Participating In Your Own Community

March 7, 2013Comments Off

The aloof god-like figure is archaic. 

I attended an internal training session for organizations participating in online communities last year. It included gems such as; "don't discuss company matters", "don't comment on potential problems", "don't express emotions", "don't reveal your name or any personal details", "don't give your opinion".

I'm sure legal representatives love this, but it leads to fake conversations like this

The community manager doesn't need to be the star of the community. They do need to be a visible participant. It helps if they're liked and build relationships with members. They need to be human. Let's refresh some rules from 2 years ago:

  1. Write in 1st person. People talk to people. The us is a clear sign that this is an organization that won't pay attention to your response. 
  2. Lead with the question, not the content. e.g. What do you think about {x}? I've been considering {y} or {x} for some time. I noticed recently that {x} now has {something}. Does anyone know much about this? 
  3. Engage first, tell second.
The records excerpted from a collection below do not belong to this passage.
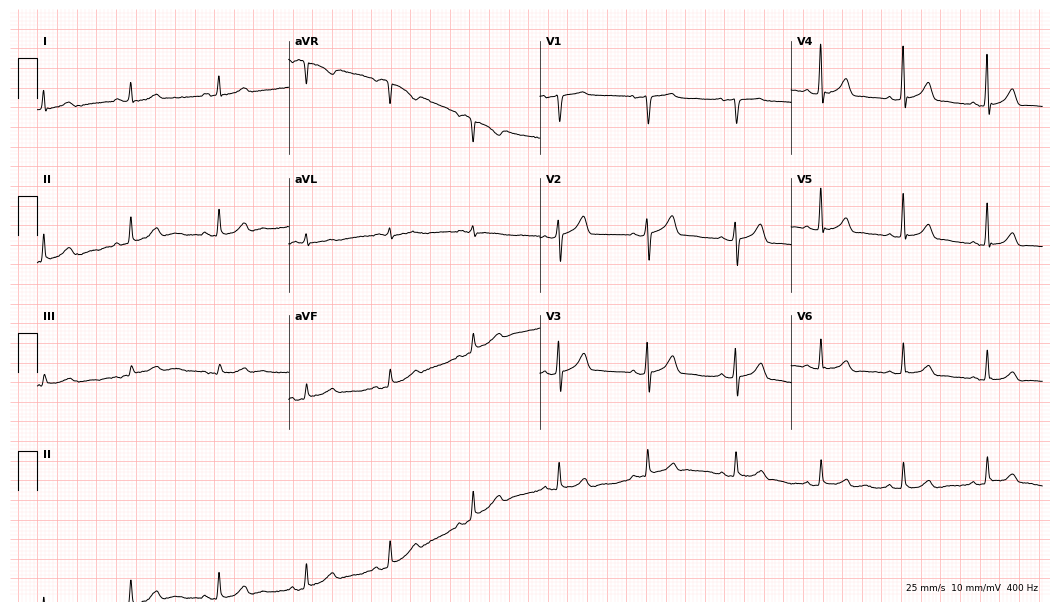
ECG — a woman, 72 years old. Labelled as a normal ECG.
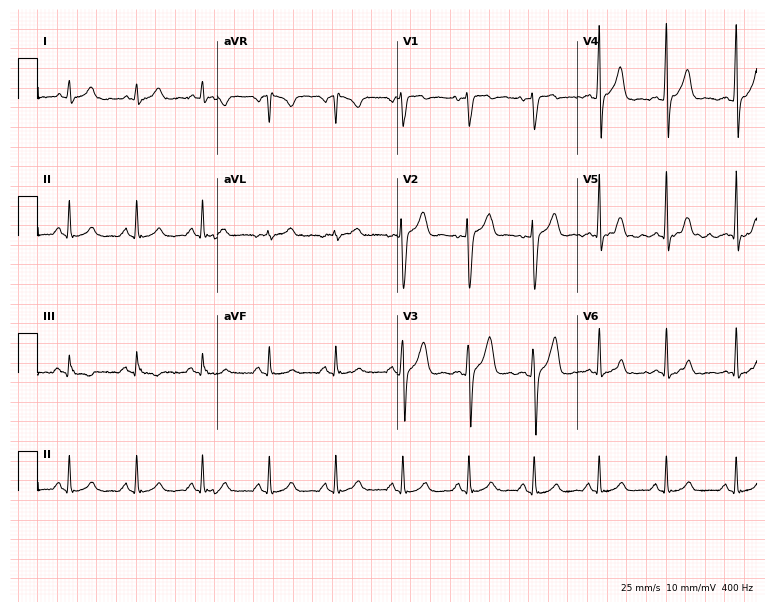
12-lead ECG from a 26-year-old male (7.3-second recording at 400 Hz). Recorded interpretation: within normal limits.
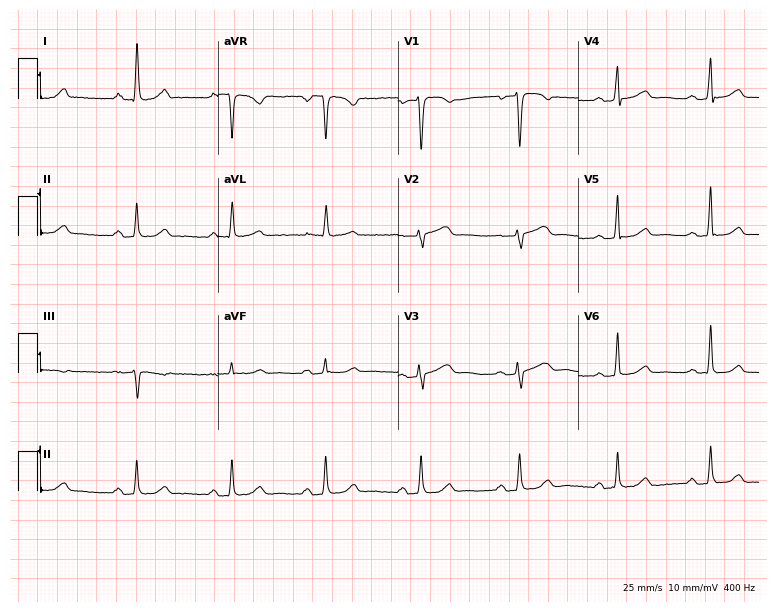
Resting 12-lead electrocardiogram (7.4-second recording at 400 Hz). Patient: a 38-year-old female. Read as a normal ECG.

If you would like convey information in this way, then ask people what they think about it first. Then when they reply you can respond with more information weave into your own thoughts.
  4. Ask specific people in the community to reply. Pick out popular community members and ask them to reply first. e.g. "I would love to hear what Mike or Joanna think about this."
  5. Phrase it as a personal questionHas anyone had any experience with ….?
  6. Use closed questions. Do you think this will be better than {y}. How many of you think this will have a big impact on {y}?
  7. State your opinion. If you want someone's opinion, it helps to give an opinion. People can then agree or disagree with you. 
  8. Tell a personal relevance story. Begin with a story. Why are you asking this? Why do you want their opinion? Not why the organization wants their opinion – but why you, personally, want their opinion. Let people know more about you. 

The set of rules endemic in corporate community management training is both patronising to potential participants, reduces motivation to participate, and damages communities. Fortuntely, this is an easy thing to change.